_WHAT IS BEING ASKED_: For this exercise, write out the full listing that follows exactly and skip its pictures.

_EXERCISE MATERIALS_:
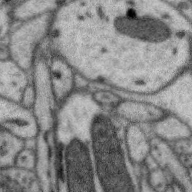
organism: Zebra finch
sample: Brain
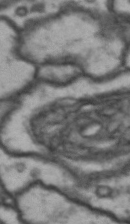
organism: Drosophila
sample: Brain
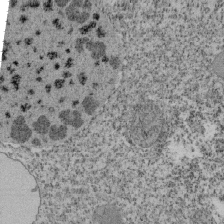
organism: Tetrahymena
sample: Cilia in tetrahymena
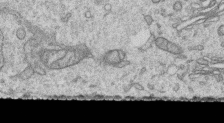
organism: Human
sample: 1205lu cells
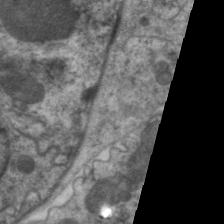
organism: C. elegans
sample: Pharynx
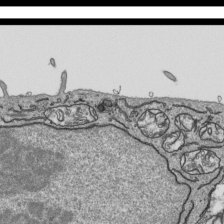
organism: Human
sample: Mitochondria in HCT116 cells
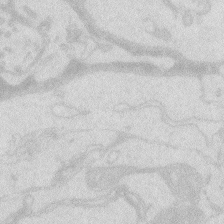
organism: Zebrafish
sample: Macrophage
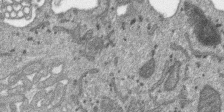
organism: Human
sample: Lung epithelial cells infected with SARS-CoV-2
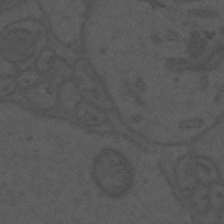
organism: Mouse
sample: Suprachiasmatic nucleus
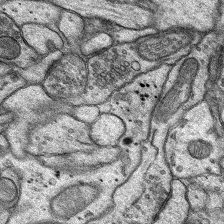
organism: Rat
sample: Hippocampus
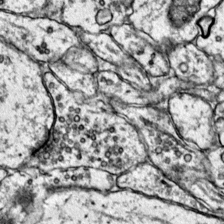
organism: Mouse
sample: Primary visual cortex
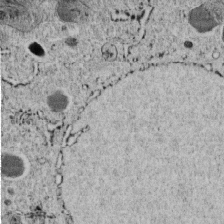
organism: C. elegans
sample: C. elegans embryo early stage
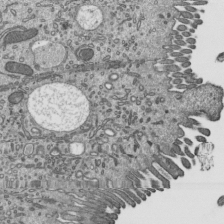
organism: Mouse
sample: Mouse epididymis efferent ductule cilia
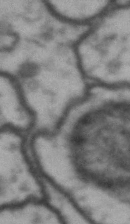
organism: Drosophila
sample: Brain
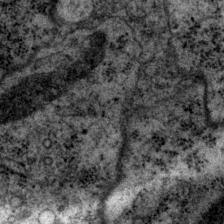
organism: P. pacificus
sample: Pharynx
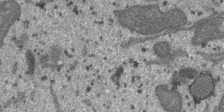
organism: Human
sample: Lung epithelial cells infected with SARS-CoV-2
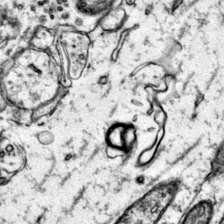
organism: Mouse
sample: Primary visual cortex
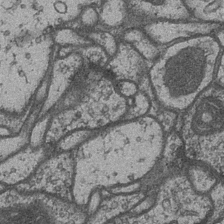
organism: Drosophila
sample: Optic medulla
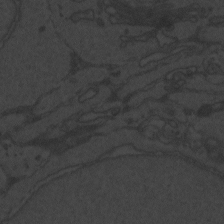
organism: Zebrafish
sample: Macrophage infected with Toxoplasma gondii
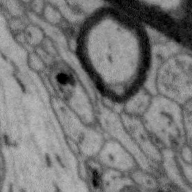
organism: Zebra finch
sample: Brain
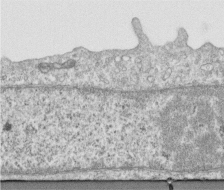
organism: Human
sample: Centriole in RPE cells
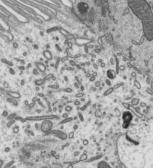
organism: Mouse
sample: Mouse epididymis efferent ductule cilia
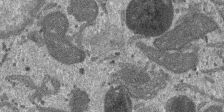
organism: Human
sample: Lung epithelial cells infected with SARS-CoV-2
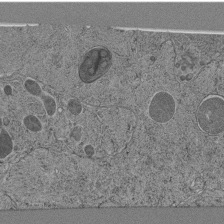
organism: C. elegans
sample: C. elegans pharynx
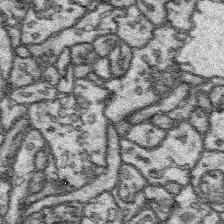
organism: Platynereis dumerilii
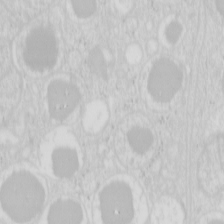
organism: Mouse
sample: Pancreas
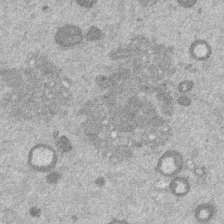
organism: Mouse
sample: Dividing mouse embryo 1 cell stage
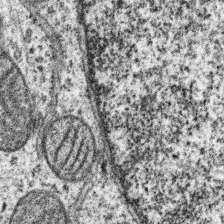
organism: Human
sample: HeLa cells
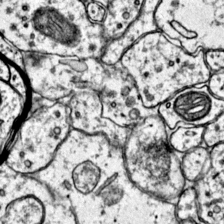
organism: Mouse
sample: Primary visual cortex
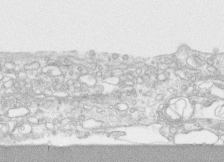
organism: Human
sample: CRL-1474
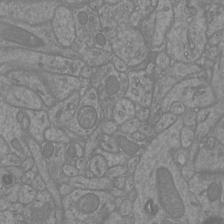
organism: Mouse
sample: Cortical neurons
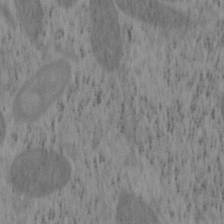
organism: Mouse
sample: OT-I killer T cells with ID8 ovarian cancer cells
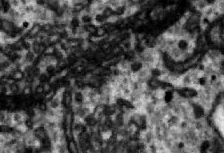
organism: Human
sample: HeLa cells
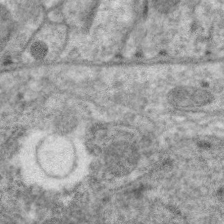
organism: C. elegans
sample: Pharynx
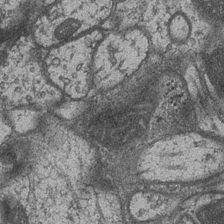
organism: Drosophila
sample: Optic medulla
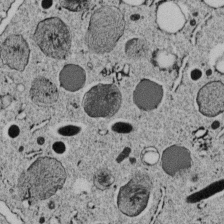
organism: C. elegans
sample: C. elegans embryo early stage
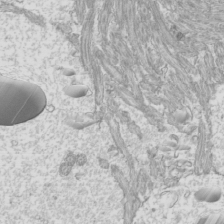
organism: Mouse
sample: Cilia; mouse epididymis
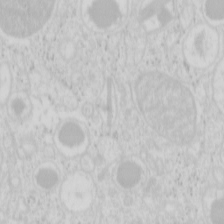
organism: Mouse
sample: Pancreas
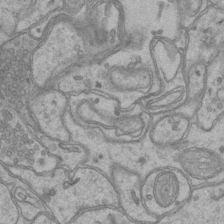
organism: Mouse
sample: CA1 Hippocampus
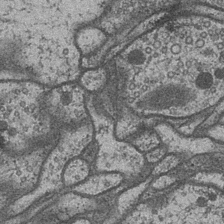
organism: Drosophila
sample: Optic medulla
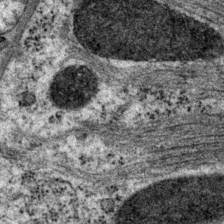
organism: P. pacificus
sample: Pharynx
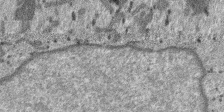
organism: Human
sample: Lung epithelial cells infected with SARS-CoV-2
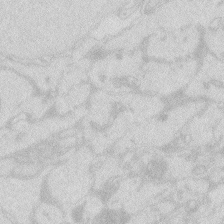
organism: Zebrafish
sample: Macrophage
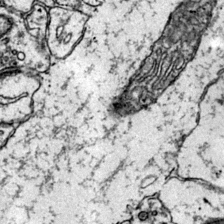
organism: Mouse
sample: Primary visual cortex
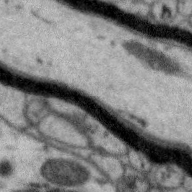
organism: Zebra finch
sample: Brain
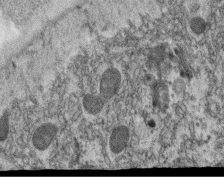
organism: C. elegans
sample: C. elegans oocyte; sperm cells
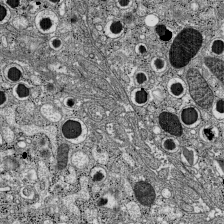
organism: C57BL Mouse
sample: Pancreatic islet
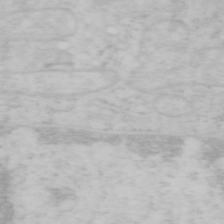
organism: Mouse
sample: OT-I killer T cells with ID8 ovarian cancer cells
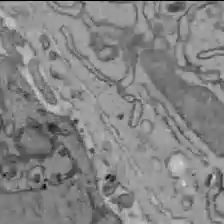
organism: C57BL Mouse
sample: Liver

_SOLUTION TO THE PROBLEM_:
organism: Zebra finch
sample: Brain
organism: Drosophila
sample: Brain
organism: Tetrahymena
sample: Cilia in tetrahymena
organism: Human
sample: 1205lu cells
organism: C. elegans
sample: Pharynx
organism: Human
sample: Mitochondria in HCT116 cells
organism: Zebrafish
sample: Macrophage
organism: Human
sample: Lung epithelial cells infected with SARS-CoV-2
organism: Mouse
sample: Suprachiasmatic nucleus
organism: Rat
sample: Hippocampus
organism: Mouse
sample: Primary visual cortex
organism: C. elegans
sample: C. elegans embryo early stage
organism: Mouse
sample: Mouse epididymis efferent ductule cilia
organism: Drosophila
sample: Brain
organism: P. pacificus
sample: Pharynx
organism: Human
sample: Lung epithelial cells infected with SARS-CoV-2
organism: Mouse
sample: Primary visual cortex
organism: Drosophila
sample: Optic medulla
organism: Zebrafish
sample: Macrophage infected with Toxoplasma gondii
organism: Zebra finch
sample: Brain
organism: Human
sample: Centriole in RPE cells
organism: Mouse
sample: Mouse epididymis efferent ductule cilia
organism: Human
sample: Lung epithelial cells infected with SARS-CoV-2
organism: C. elegans
sample: C. elegans pharynx
organism: Platynereis dumerilii
organism: Mouse
sample: Pancreas
organism: Mouse
sample: Dividing mouse embryo 1 cell stage
organism: Human
sample: HeLa cells
organism: Mouse
sample: Primary visual cortex
organism: Human
sample: CRL-1474
organism: Mouse
sample: Cortical neurons
organism: Mouse
sample: OT-I killer T cells with ID8 ovarian cancer cells
organism: Human
sample: HeLa cells
organism: C. elegans
sample: Pharynx
organism: Drosophila
sample: Optic medulla
organism: C. elegans
sample: C. elegans embryo early stage
organism: Mouse
sample: Cilia; mouse epididymis
organism: Mouse
sample: Pancreas
organism: Mouse
sample: CA1 Hippocampus
organism: Drosophila
sample: Optic medulla
organism: P. pacificus
sample: Pharynx
organism: Human
sample: Lung epithelial cells infected with SARS-CoV-2
organism: Zebrafish
sample: Macrophage
organism: Mouse
sample: Primary visual cortex
organism: Zebra finch
sample: Brain
organism: C. elegans
sample: C. elegans oocyte; sperm cells
organism: C57BL Mouse
sample: Pancreatic islet
organism: Mouse
sample: OT-I killer T cells with ID8 ovarian cancer cells
organism: C57BL Mouse
sample: Liver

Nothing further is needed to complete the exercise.